- Born: 4 March 1958 (age 68) Laheriyaganj, Bihar, India
- Occupation: Indian Mithila Folk Artist
- Known for: Godna style of Mithila painting
- Spouse: Shivan Paswan
- Parents: Ramchandra Paswan (father); kaushalya Devi (mother);
- Awards: Padma Shri

= Shanti Devi Paswan =

Indian artist

Shanti Devi Paswan is an Indian artist from Bihar, known for her work in the Godna style of Mithila painting. She belongs to the Dusadh caste, a community traditionally associated with this region. Shanti has adapted Godna painting, which has its origins in tattooing practices, into a notable form of Mithila art. Her work has been showcased internationally, including in the United States, Japan, Denmark, Malaysia, Germany and Hong Kong.

In January 2024, Shanti was awarded the Padma Shri, India's fourth-highest civilian honor, for her contributions in Godna painting.

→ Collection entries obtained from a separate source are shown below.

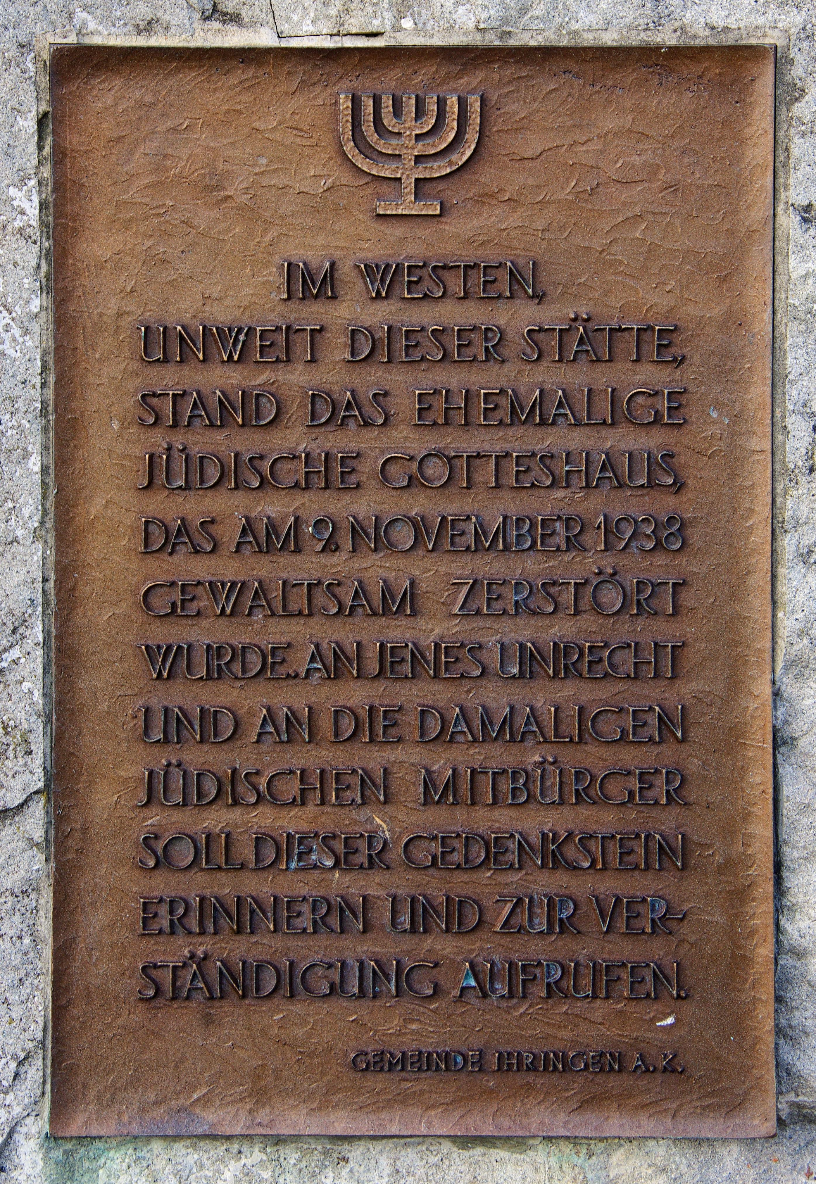 Die Tafel auf dem Gedenkstein für die Synagoge in Ihringen, die von den Nazis zerstört wurde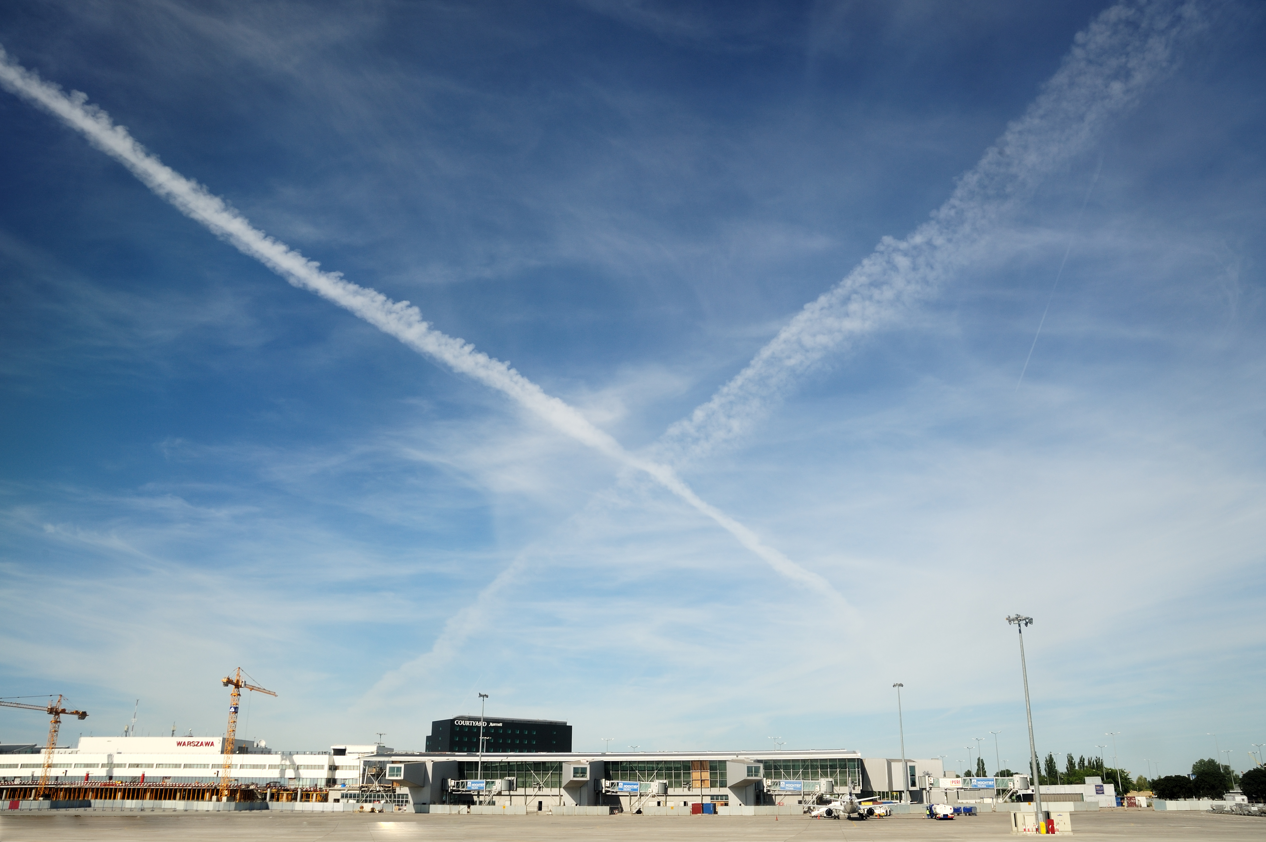 Bad Omen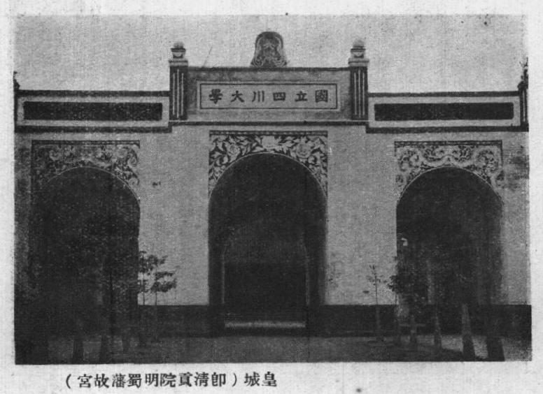 鄭璧成著四川導遊插圖

== Early life and career ==
Shanti Devi, born in Laheriaganj in the Madhubani district, started her journey in Mithila painting, facing challenges due to her Dalit background. She played a role in developing the Godna style.

Together with her husband, Shivan Paswan, Shanti Devi has trained over 20,000 artists in the Godna style, contributing to the preservation of this traditional art form. In 2023, her paintings were featured at the G20 meeting in New Delhi, India.

== Awards and honours ==
In 1979–80, she received the State Award from the Government of Bihar for her contributions.

In 2024, Shanti Devi received the Padma Shri from the Government of India for her contributions to the Godna style of Mithila painting.